There are several limitations to this study. The study is a simple observational study of dengue fever cases from a single centre and included only those cases that were admitted to the hospital. The diagnosis was confirmed by either dengue NS1 antigen test or dengue serology. Viral isolation and serotype identification were not done in the present study. There were practical limitations in documenting base line haematocrit and round the clock haematocrit monitoring in our study. The lack of availability of bedside ultrasound to document early signs of plasma leakage in the form of ascites, pleural effusion and gall bladder wall oedema was another limitation in our study. A large multicentric prospective study including a larger sample size focusing on pathophysiology of disease in children with severe dengue infection would be ideal. Furthermore, research on the revised 2009 classification system is necessary in order to optimize case definitions of warning signs and severe dengue infection to enable optimal triaging for more accurate identification of patients who require hospitalization as opposed to those who can be treated as outpatients.
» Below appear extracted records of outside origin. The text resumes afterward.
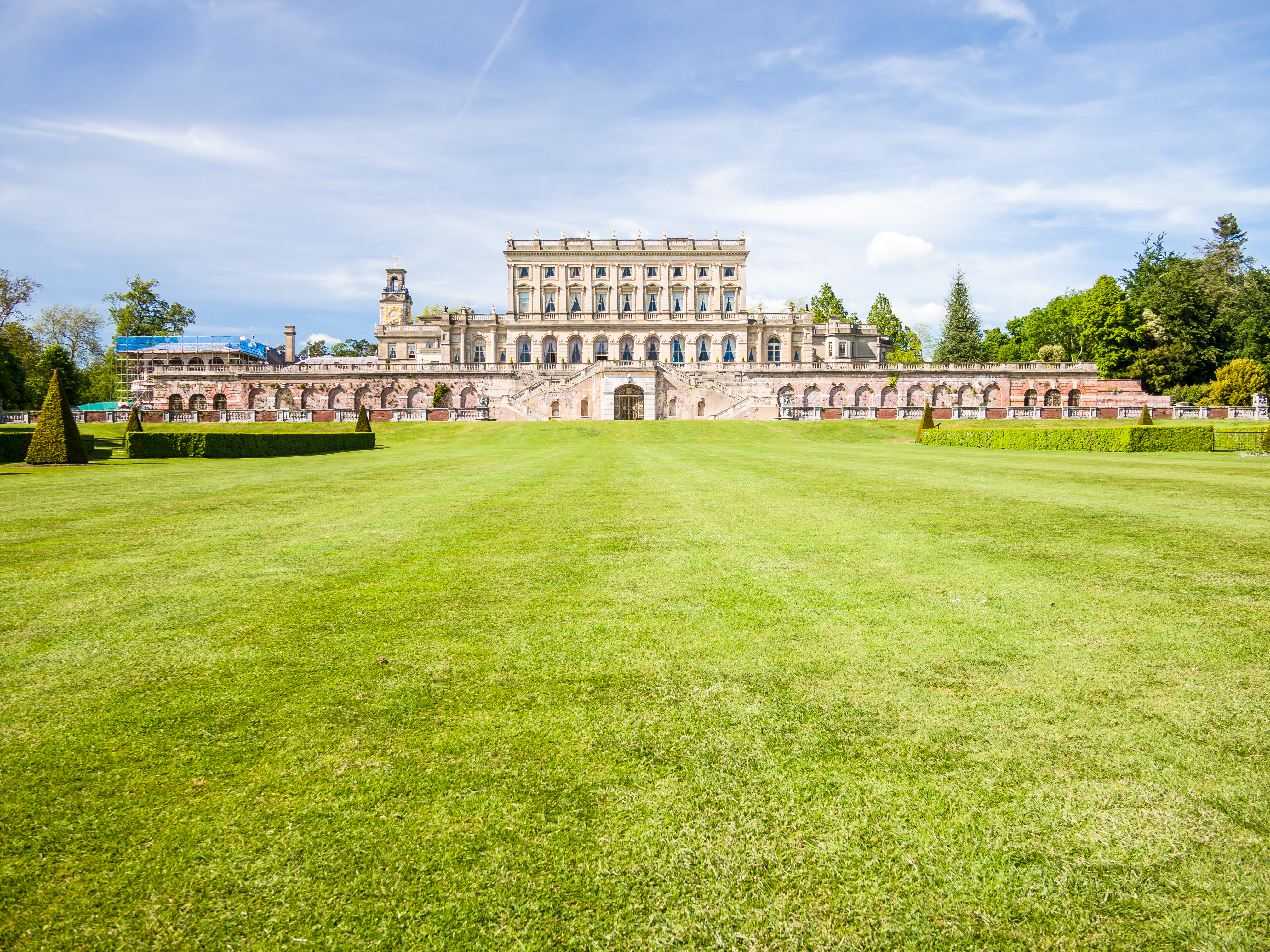 Cliveden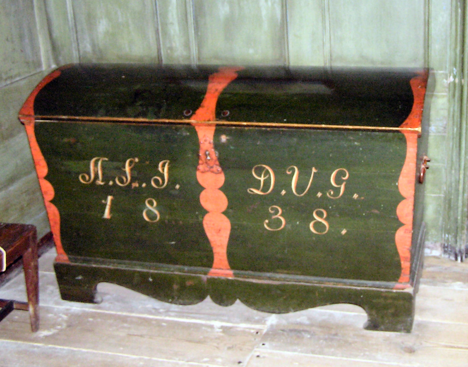 kiste på Læsøgård, Frilandsmuseet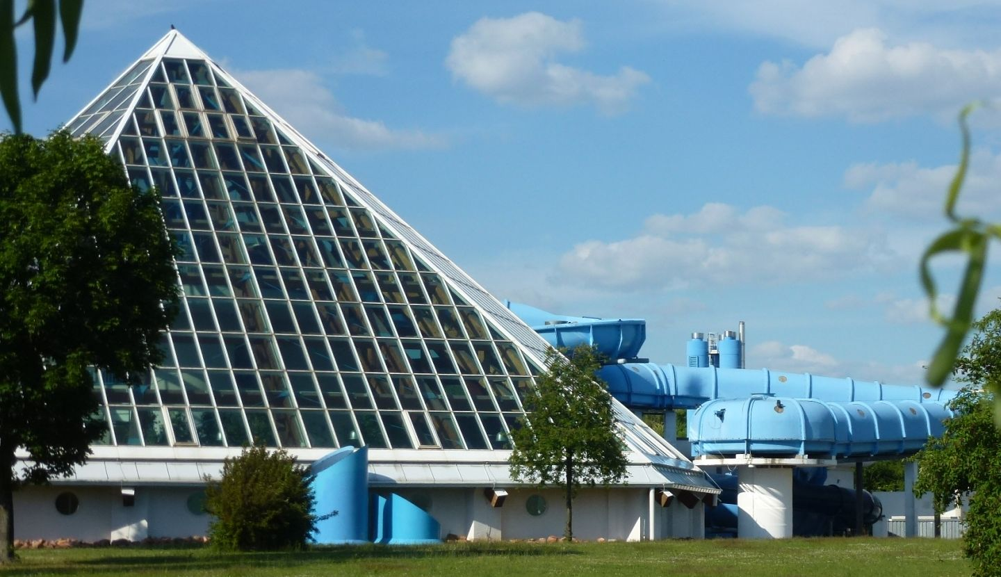 Freizeitbad Riff in Bad Lausick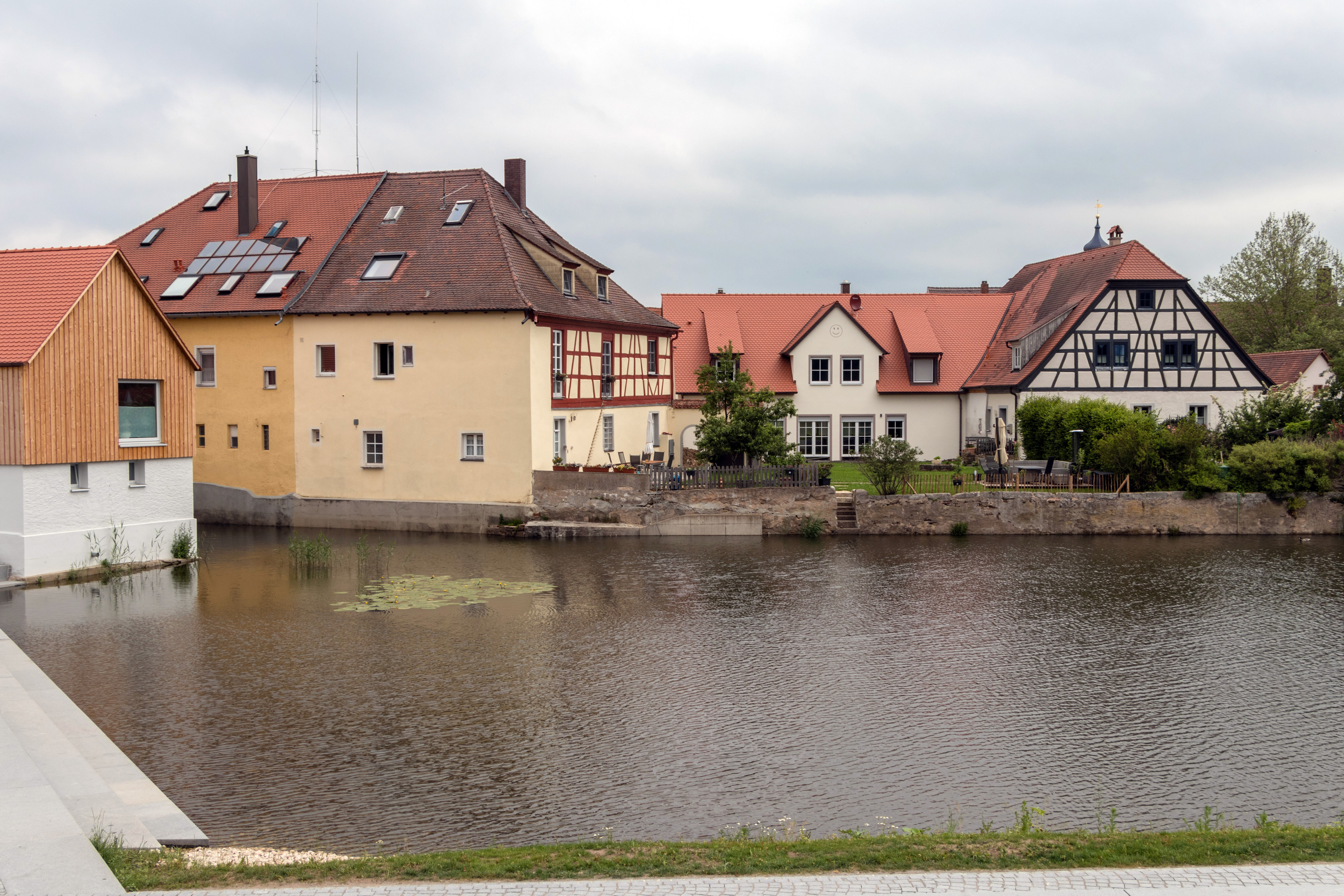 Kleine Landesgartenschau, 2019, Wassertrüdingen, Stadtmühle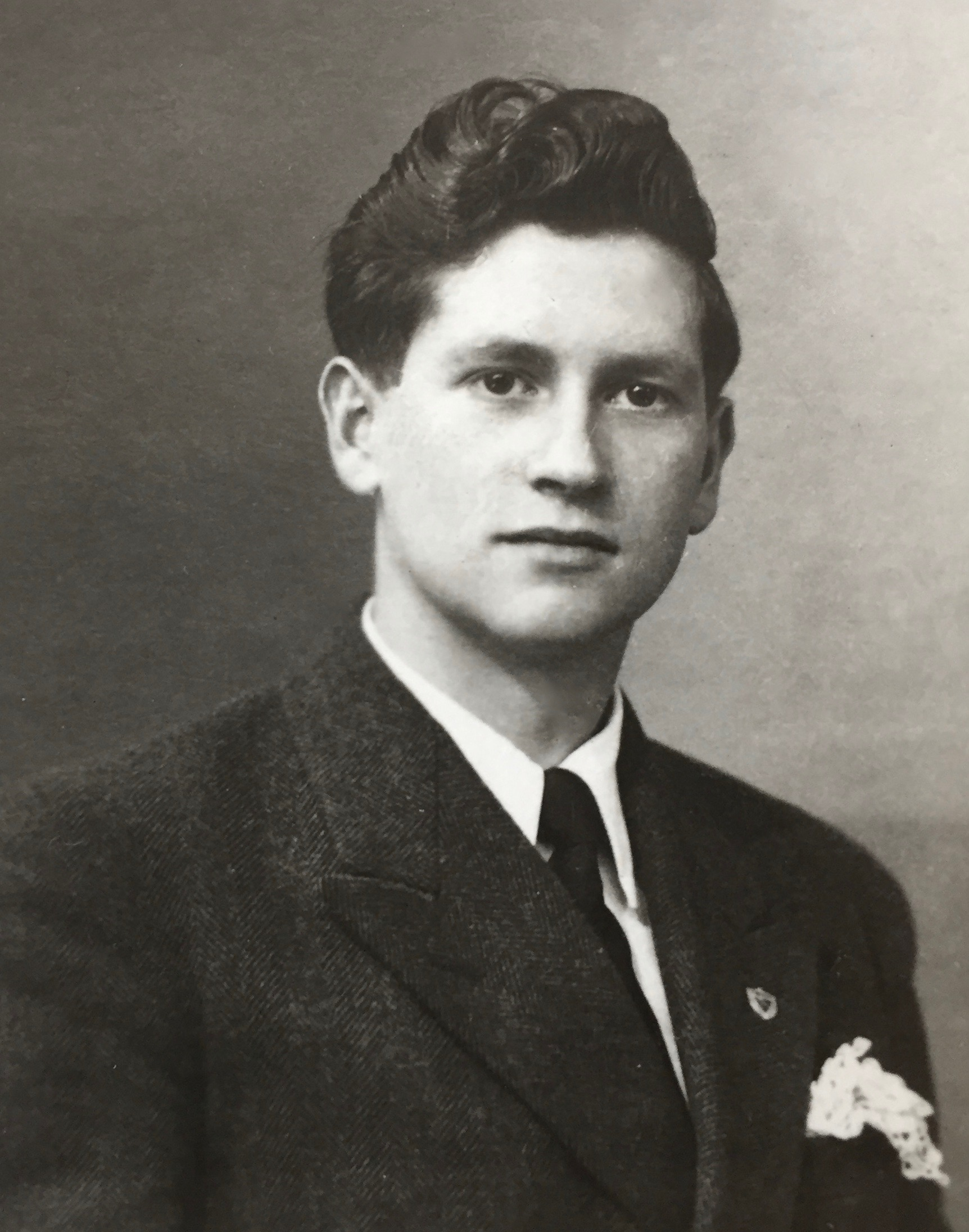 Raymond Gourlin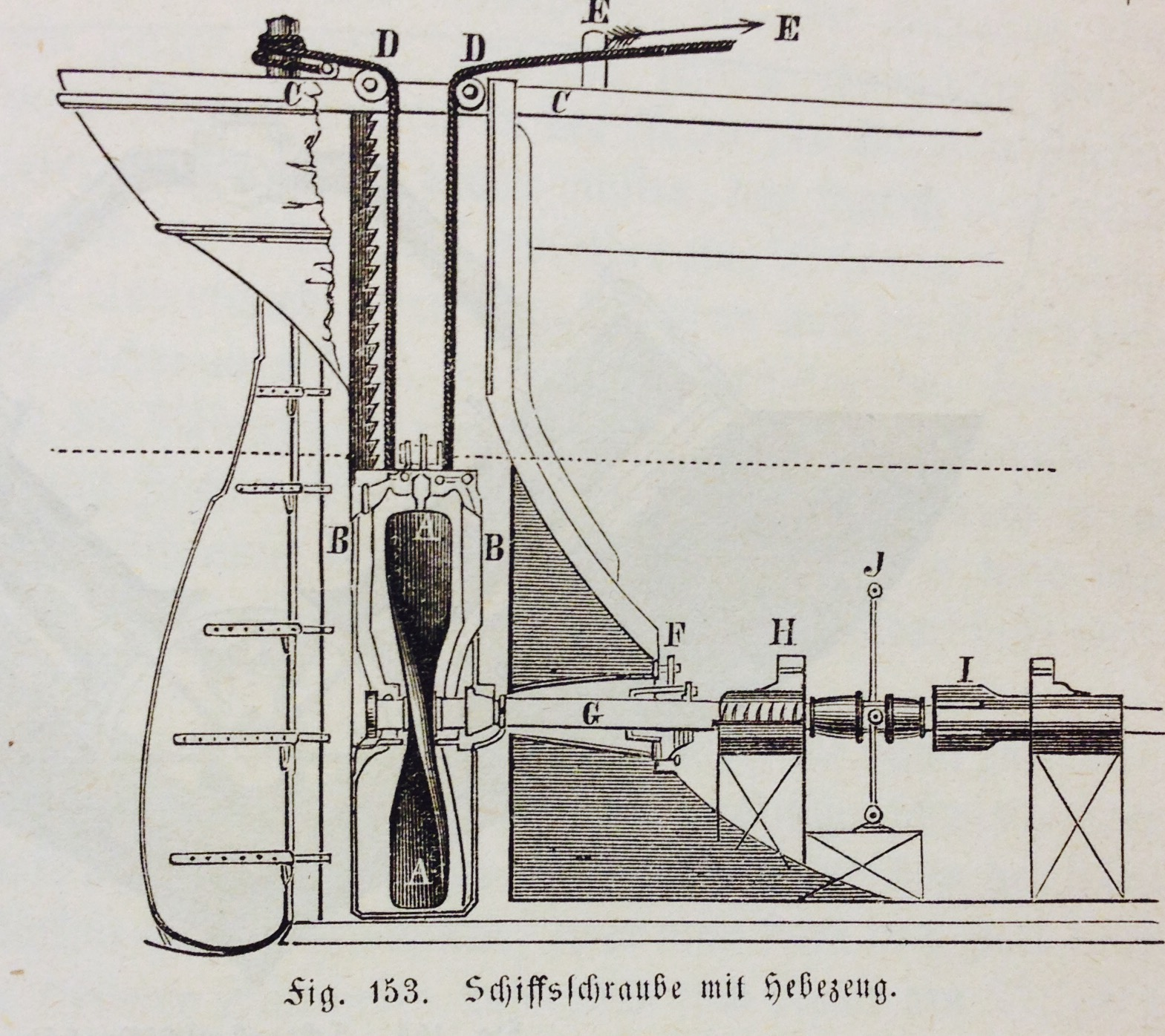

The revised WHO 2009 dengue fever guidelines classified more cases requiring early and timely intervention but remained to be too broad and non-specific in terms of pathophysiology, fluid management and use of blood products. Ideally, a classification needs to be both sensitive and specific for detection of severe cases, in order to avoid oversaturation of health units, especially at the secondary level, but neither of the two classification schemes completely possesses these characteristics. Our experience recommends a need for further modifications in the guidelines especially with changing epidemic pattern of presentation.

SP designed the study, collected the data, did data analysis, wrote first draft, approved the final manuscript and shall act as guarantor of the study; VS conceived the idea, designed the study, helped in data analysis, reviewed and edited the manuscript BK collected the data. MT did the statistics, and data analysis.